3. Alors que M. A… B… produit des éléments justifiant de la désignation d’un expert et que le Conseil national de l’ordre des chirurgiens-dentistes reconnaît que l’intéressé a accompli les diligences lui incombant, il ne ressort pas des pièces du dossier que le rapport d’expertise prévu au II de l’article R. 4124-3-5 du code de la santé publique, cité au point 1, ait été établi par un collège de trois chirurgiens-dentistes comprenant l’expert ainsi désigné. Dans ces conditions, M. A… B…, qui a été privé ce faisant d’une garantie, est fondé à soutenir que la décision attaquée a été prise à l’issue d’une procédure irrégulière.
4. Il résulte de tout ce qui précède, sans qu’il soit besoin de se prononcer sur les autres moyens de la requête, que M. A… B… est fondé à demander l’annulation de la décision qu’il attaque.
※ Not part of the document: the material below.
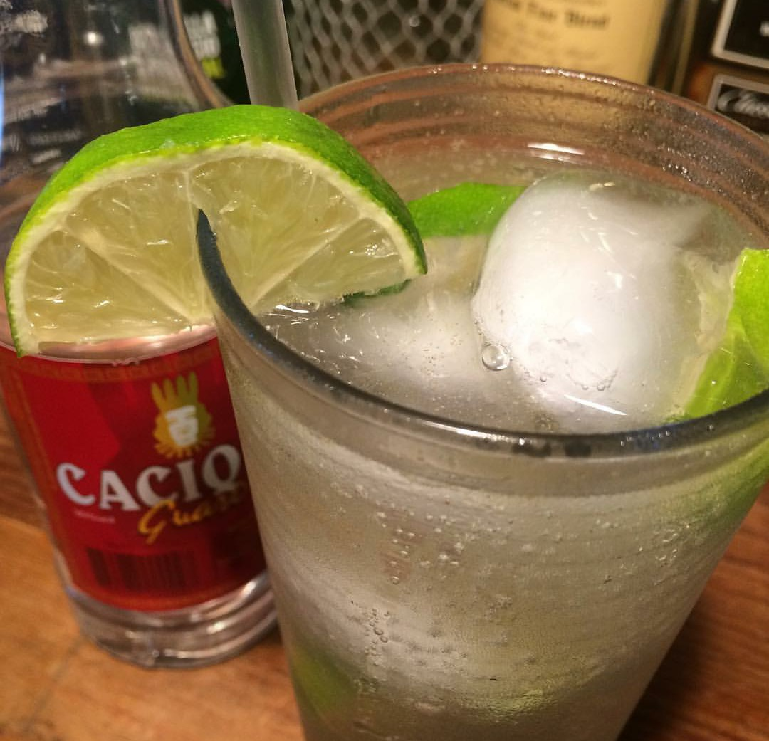 Versión en jpg del archivo

5. Il y a lieu, dans les circonstances de l’espèce, de mettre à la charge du Conseil national de l’ordre des chirurgiens-dentistes une somme de 3 000 euros à verser à M. A… B… au titre de l’article L. 761-1 du code de justice administrative. Ces mêmes dispositions font obstacle à ce qu’une somme soit mise à ce titre à la charge du conseil régional de Bourgogne-Franche-Comté et du conseil départemental de Saône-et-Loire du même ordre, qui ne sont pas partie à l’instance, et à la charge de M. A… B…, qui n’est pas la partie perdante.
D E C I D E :
--------------
Article 1er : La décision du 21 novembre 2024 du Conseil national de l’ordre des chirurgiens-dentistes est annulée.
Article 2 : Le Conseil national de l’ordre des chirurgiens-dentistes versera à M. A… B… une somme de 3 000 euros au titre des dispositions de l’article L. 761-1 du code de justice administrative.
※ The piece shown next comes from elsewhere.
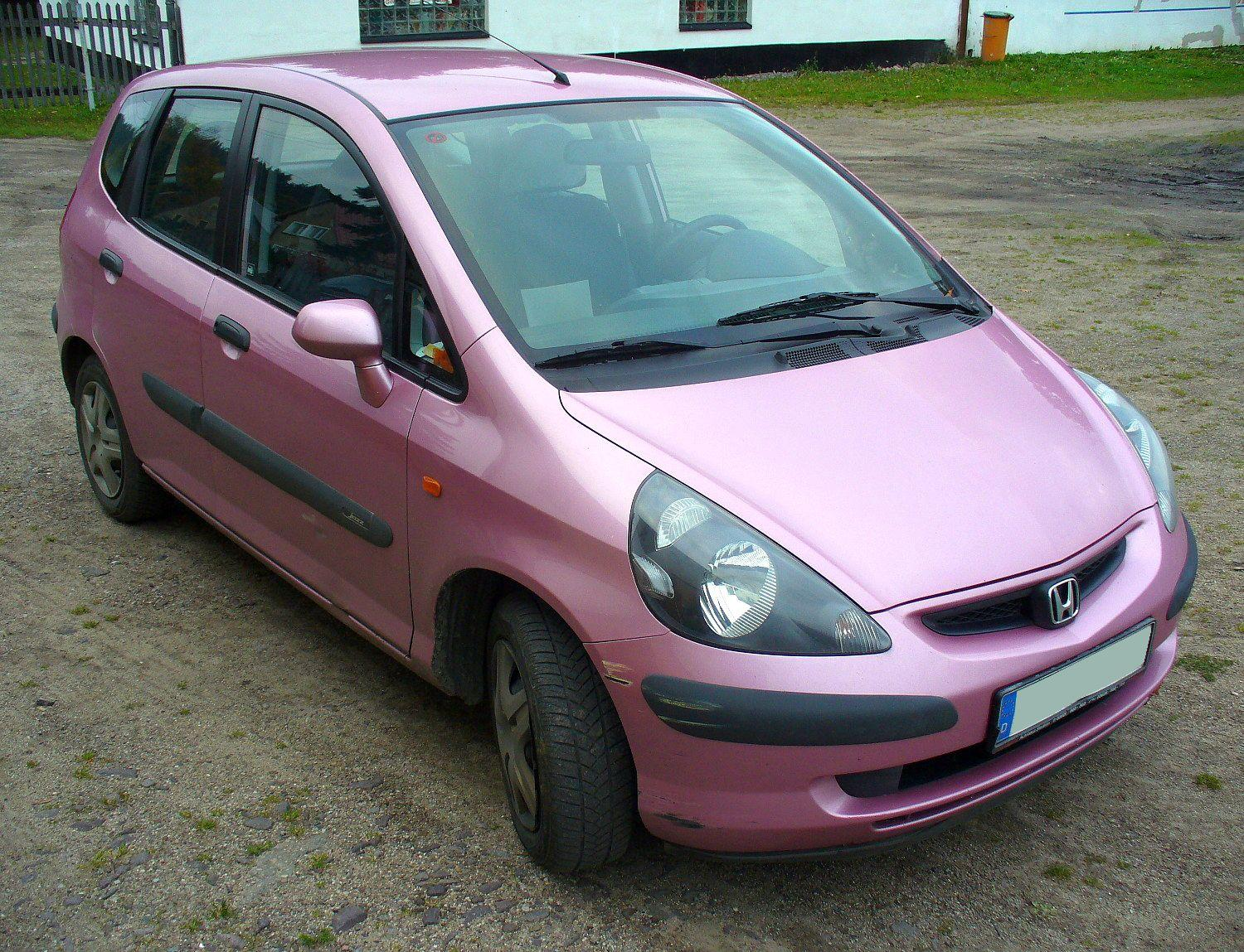 Honda Jazz

Article 3 : Le surplus des conclusions présentées par M. A… B… et les conclusions présentées par le Conseil national de l’ordre des chirurgiens-dentistes au titre des dispositions de l’article L. 761-1 du code de justice administrative sont rejetés.
Article 4 : La présente décision sera notifiée à M. C… A… B… et au Conseil national de l’ordre des chirurgiens-dentistes.
Copie en sera adressée au conseil régional de Bourgogne-Franche-Comté de l’ordre des chirurgiens-dentistes et au conseil départemental de Saône-et-Loire de l’ordre des chirurgiens-dentistes.